Darrell W. Krueger Library, commonly known as Krueger Library, is the center of research, discovery, and creative output at Winona State University (WSU). The library serves more than 10,000 students, faculty, and staff in the WSU community, residents in the city of Winona, Minnesota, and the greater Southeastern Minnesota region. It is a United States Federal depository library.

==Library History==

Before 1999, Maxwell Library (now Maxwell Hall) served students in the historic core of campus that surrounds Somsen Hall. When the WSU community celebrated the completion of the "New Library" situated on the opposite side of campus, then-president Darrell W. Krueger spoke and then-governor Jesse Ventura was in attendance. It was built with the "Laptop University" in mind, with over 1,800 network ports, wireless internet access, and over ten high speed duplexing laser printers throughout the building.

The library has honored retired WSU President Darrell W. Krueger since spring 2005.

==Building Construction and Library Services==

The library has three floors with over 250,000 books and e-books, thousands of periodical titles, and over 140 online databases. The library offers: public terminals for internet access and printing; research computers with access to the catalog; and WSU database access to anyone in the library building; forty-two high end multimedia computer towers, both Macintosh and PC platforms are supported. Users can borrow laptops, power and network cords, webcams, media carts which include a wide screen TV and DVD/VCR, and webcams (for WSU students only). It also has six laptop workstations for scanning. Students can study and work on group projects in study room located on all three floors of the building.

==Library Athenaeum==
The Athenaeum hosts events that explore and enhance the intellectual life of the university and the region. These events could include lectures, readings, discussions, seminars, performance arts, and other educational experiences.

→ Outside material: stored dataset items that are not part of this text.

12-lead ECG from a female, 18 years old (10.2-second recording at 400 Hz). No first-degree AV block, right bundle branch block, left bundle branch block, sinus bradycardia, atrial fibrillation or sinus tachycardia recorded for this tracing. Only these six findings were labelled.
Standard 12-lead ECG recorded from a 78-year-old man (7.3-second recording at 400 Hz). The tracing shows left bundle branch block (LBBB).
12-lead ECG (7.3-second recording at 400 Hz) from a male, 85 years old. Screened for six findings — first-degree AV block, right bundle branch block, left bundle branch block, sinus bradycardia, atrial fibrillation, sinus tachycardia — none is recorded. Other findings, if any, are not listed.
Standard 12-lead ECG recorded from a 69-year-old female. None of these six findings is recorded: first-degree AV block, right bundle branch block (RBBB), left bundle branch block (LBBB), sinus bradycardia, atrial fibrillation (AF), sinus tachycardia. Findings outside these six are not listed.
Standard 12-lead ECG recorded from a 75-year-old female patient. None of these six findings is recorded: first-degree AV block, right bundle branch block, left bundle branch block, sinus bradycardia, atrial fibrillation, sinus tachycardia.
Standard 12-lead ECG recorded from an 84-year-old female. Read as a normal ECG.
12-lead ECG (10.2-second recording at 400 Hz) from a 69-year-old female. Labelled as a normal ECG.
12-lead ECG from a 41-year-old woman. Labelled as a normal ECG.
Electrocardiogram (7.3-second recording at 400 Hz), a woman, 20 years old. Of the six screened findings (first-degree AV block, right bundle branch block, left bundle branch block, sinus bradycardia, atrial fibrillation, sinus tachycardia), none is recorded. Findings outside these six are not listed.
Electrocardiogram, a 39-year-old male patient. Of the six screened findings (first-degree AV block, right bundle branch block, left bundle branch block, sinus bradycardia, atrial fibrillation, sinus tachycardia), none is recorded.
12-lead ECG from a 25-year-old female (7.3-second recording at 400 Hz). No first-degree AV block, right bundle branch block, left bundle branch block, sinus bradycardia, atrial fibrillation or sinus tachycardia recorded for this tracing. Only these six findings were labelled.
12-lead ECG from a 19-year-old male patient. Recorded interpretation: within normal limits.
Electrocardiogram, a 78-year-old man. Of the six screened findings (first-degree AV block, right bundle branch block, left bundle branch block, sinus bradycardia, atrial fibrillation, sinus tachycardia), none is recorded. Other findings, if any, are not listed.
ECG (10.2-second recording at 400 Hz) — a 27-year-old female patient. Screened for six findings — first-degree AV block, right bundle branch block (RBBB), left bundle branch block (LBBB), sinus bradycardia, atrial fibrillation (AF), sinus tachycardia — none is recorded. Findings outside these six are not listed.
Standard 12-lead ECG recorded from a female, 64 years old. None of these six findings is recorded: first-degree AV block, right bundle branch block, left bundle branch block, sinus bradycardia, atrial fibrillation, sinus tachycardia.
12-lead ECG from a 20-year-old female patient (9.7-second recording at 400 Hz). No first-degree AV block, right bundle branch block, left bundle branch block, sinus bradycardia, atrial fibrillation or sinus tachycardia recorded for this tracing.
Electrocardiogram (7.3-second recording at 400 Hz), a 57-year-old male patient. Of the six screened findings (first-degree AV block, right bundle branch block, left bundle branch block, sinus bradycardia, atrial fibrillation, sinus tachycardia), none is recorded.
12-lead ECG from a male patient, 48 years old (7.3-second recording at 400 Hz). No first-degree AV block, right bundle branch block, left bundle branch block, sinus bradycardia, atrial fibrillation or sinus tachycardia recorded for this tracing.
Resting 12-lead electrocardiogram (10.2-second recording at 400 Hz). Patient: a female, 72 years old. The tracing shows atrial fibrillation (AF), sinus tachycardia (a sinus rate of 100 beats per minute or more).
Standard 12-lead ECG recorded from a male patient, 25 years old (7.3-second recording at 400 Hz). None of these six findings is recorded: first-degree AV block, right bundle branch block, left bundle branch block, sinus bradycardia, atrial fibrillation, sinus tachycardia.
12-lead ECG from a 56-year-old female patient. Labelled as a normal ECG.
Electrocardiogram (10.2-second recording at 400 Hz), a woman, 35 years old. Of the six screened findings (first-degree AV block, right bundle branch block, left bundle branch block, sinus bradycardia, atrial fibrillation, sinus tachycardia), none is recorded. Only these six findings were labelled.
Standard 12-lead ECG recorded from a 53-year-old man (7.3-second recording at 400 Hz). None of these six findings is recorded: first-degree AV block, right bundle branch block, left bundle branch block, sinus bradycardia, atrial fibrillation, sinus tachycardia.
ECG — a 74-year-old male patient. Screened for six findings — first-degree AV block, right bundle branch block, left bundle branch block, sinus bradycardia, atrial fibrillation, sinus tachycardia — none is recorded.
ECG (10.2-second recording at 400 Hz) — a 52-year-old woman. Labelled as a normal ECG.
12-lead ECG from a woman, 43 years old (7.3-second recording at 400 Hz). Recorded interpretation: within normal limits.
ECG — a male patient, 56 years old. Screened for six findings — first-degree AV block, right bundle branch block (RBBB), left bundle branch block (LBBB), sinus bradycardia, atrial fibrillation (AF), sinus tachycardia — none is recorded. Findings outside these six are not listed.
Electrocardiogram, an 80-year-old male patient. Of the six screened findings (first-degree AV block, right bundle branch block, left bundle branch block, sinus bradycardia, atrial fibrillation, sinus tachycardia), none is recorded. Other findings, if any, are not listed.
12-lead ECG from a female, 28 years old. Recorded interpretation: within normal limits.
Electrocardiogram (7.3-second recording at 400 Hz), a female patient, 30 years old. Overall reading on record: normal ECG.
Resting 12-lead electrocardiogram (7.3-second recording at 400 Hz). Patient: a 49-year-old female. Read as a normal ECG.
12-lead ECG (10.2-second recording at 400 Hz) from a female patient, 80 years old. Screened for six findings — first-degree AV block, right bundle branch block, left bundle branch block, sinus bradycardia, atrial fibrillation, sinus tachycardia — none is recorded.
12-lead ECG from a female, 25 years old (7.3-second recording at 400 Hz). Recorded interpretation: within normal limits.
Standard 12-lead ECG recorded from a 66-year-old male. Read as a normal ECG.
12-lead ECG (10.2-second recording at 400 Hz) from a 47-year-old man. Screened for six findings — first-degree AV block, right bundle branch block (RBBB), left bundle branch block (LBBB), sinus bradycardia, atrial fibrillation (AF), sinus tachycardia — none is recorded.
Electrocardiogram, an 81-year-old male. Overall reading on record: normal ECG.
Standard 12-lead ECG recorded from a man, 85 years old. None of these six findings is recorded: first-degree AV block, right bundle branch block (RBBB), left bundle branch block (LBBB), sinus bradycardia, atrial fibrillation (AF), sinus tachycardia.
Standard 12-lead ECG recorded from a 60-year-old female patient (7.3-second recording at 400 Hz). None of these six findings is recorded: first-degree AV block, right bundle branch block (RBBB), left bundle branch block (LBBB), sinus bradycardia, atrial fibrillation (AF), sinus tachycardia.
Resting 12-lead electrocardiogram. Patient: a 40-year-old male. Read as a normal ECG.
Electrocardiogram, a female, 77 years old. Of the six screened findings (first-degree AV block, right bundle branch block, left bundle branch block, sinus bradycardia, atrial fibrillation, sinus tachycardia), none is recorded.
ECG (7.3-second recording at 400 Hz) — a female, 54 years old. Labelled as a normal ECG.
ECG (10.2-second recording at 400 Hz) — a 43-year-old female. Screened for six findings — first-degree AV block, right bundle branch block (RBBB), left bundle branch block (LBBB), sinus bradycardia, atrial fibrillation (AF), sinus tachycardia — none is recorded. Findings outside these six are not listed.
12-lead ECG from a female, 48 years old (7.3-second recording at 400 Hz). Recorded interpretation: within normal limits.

By bringing together scholars, performing artists, students, community members, and other interested people for intellectual discussion and the sharing of cultural experiences, the Athenaeum reflects the importance the university places on the humanities, the arts, and the sciences.

In 2016, the Athenaeum became a podcast. The Athenaeum ended in 2018. More information and podcast recordings are found in WSU Library's OpenRiver Digital Repository.